Scientists have found that only about ten percent of the fall-run Chinook salmon spawning in California's Mokelumne River are naturally produced wild salmon. A massive influx of hatchery-raised fish that return to spawn in the wild is masking the fact that too few wild fish are returning to sustain a natural population in the river.

The study, published in the online journal PLoS ONE, highlights the danger of relying on census techniques to evaluate the health of wild salmon populations and their habitats. Most hatchery fish in California are unmarked and therefore undetectable in population surveys. For this study, the researchers were able to identify hatchery fish by using a novel technique to detect traces of a hatchery diet preserved in the ear bones of adult fish.

"We expected to find hatchery fish, but the sheer number of hatchery fish returning to spawn in the wild is surprising," said first author Rachel Johnson, a fishery biologist affiliated with the Institute of Marine Sciences at UC Santa Cruz and with the Bay-Delta Office of the U.S. Bureau of Reclamation.

"It looked like a healthy population of fish returning to spawn, but the reality is that without the hatchery fish the wild stocks are not sustaining themselves."

The Mokelumne River is one of the major salmon producing rivers for fall-run Chinook salmon in California. Throughout the Central Valley rivers, returning fall-run Chinook salmon numbers have rebounded since a disastrous year in 2007, which led to the unprecedented closure of the commercial salmon fishing season for consecutive years in 2008 and 2009.

In the Mokelumne, the number of returning adult salmon has grown from just 418 in 2008 to more than 18,000 in 2011.

But relying on the census numbers alone provides a false sense of the productivity of the river, Johnson said. The discrepancy between the numbers of fish spawning in the river and the actual survival and productivity of wild fish is a serious issue for conservation efforts aiming to restore the wild populations.

"We might not be monitoring the right thing to evaluate the effectiveness of recovery efforts," Johnson said.

The new study reveals just how thoroughly the system is dominated by hatchery fish. The Mokelumne River Fish Hatchery releases several million juvenile Chinook salmon every year.

The hatchery fish are protected from many of the hazards that cause mortality among wild fish during the initial freshwater phase of their life cycle. There is growing evidence that the different selective pressures on hatchery fish lead to genetic differences, so that the offspring of hatchery fish may be less fit for life in the wild than naturally produced fish.

This is especially worrisome if, as the new study suggests, hatchery fish are gradually replacing the wild population.
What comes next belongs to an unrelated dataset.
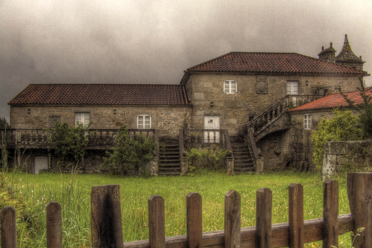 Pazo de Leis, na parroquia do Barro, concello da Baña

"We could be doing more harm than we recognize," Johnson said. "Humans are influencing the wild stocks, but we have not been adequately measuring that in our monitoring of endangered species." This concern applies globally to several species of salmon and steelhead, from Japan to the U.S. west coast, she said.

"We used the Mokelumne River as a case study to highlight the implications of not monitoring hatchery fish in the wild. But the practice of releasing enormous numbers of unmarked hatchery-produced fish to enhance salmon stocks remains the cornerstone of salmon conservation and harvest management worldwide."

The researchers based their findings on an analysis of ear bones, called otoliths, from fish collected after spawning in fall 2004. Coauthor Peter Weber of Lawrence Livermore National Laboratory led the development of the technique for analyzing chemical signatures in the otoliths. These bones grow in increments over the life of the fish and incorporate elements from the fish's diet. Hatchery feed is largely derived from marine fish meal, which leaves a chemical signature distinctly different from that found in wild fish.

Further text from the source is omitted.